> To do: Once the pictures are removed, reproduce what is left of the data below exactly.

> Source data:
####
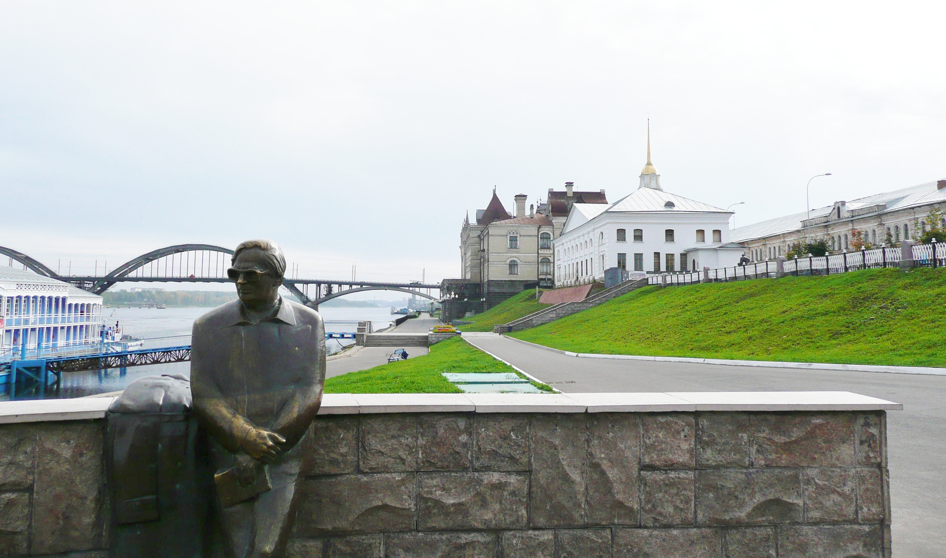 Statue of Lev Oshanin on Volga Embankment in Rybinsk
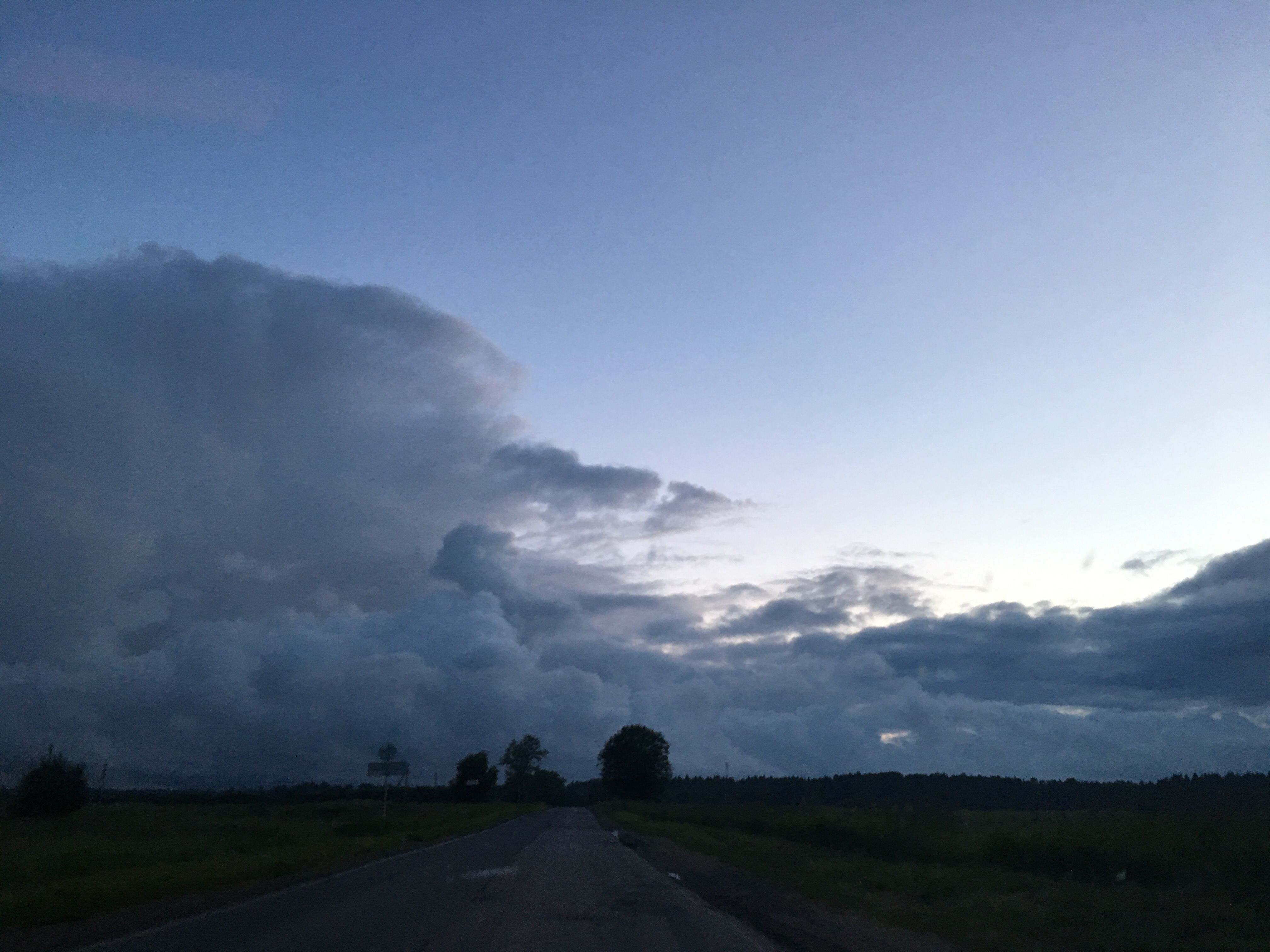 Новая Буря
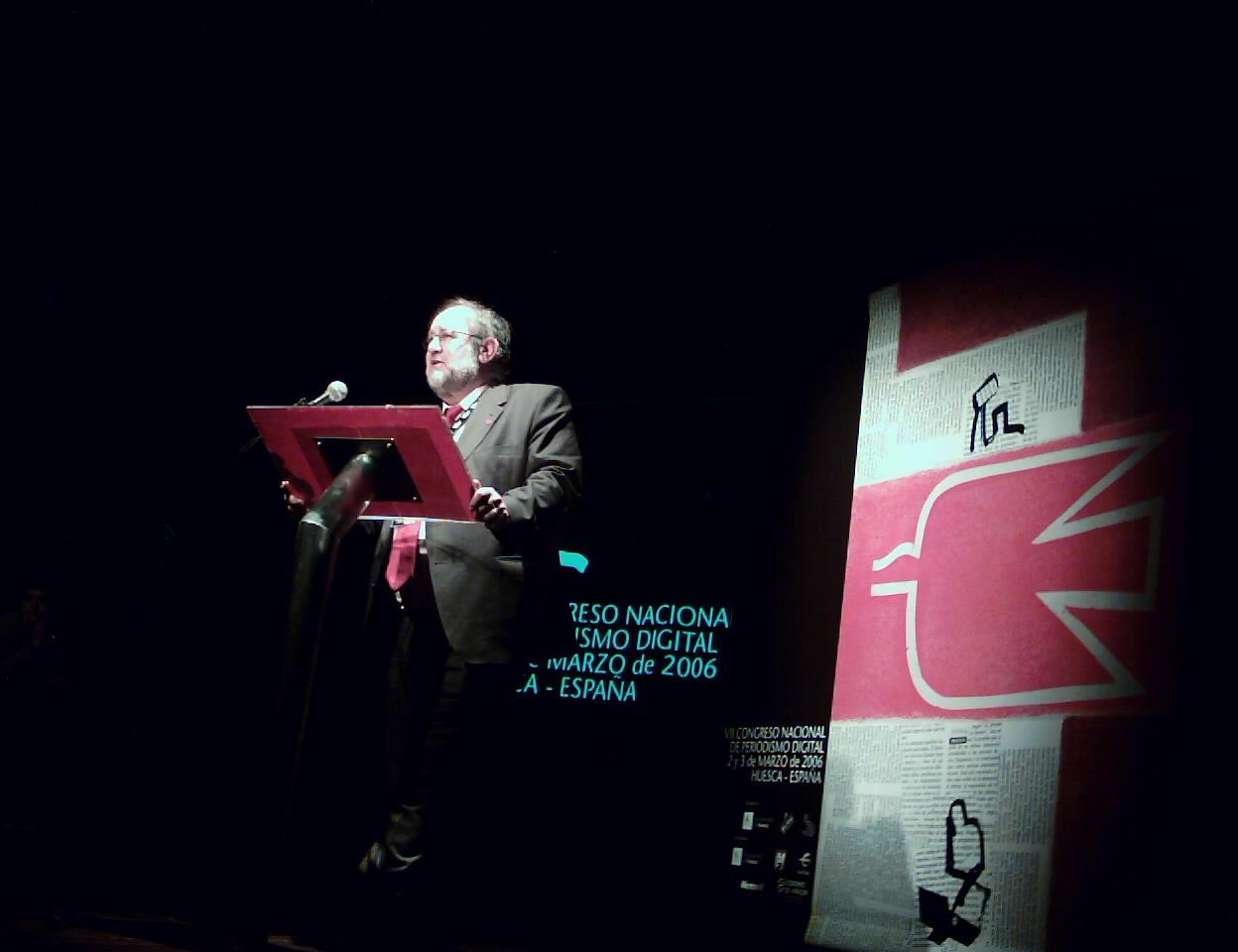 Provincia de Huesca, España.
####
> Answer box:
 Statue of Lev Oshanin on Volga Embankment in Rybinsk
 Новая Буря
 Provincia de Huesca, España.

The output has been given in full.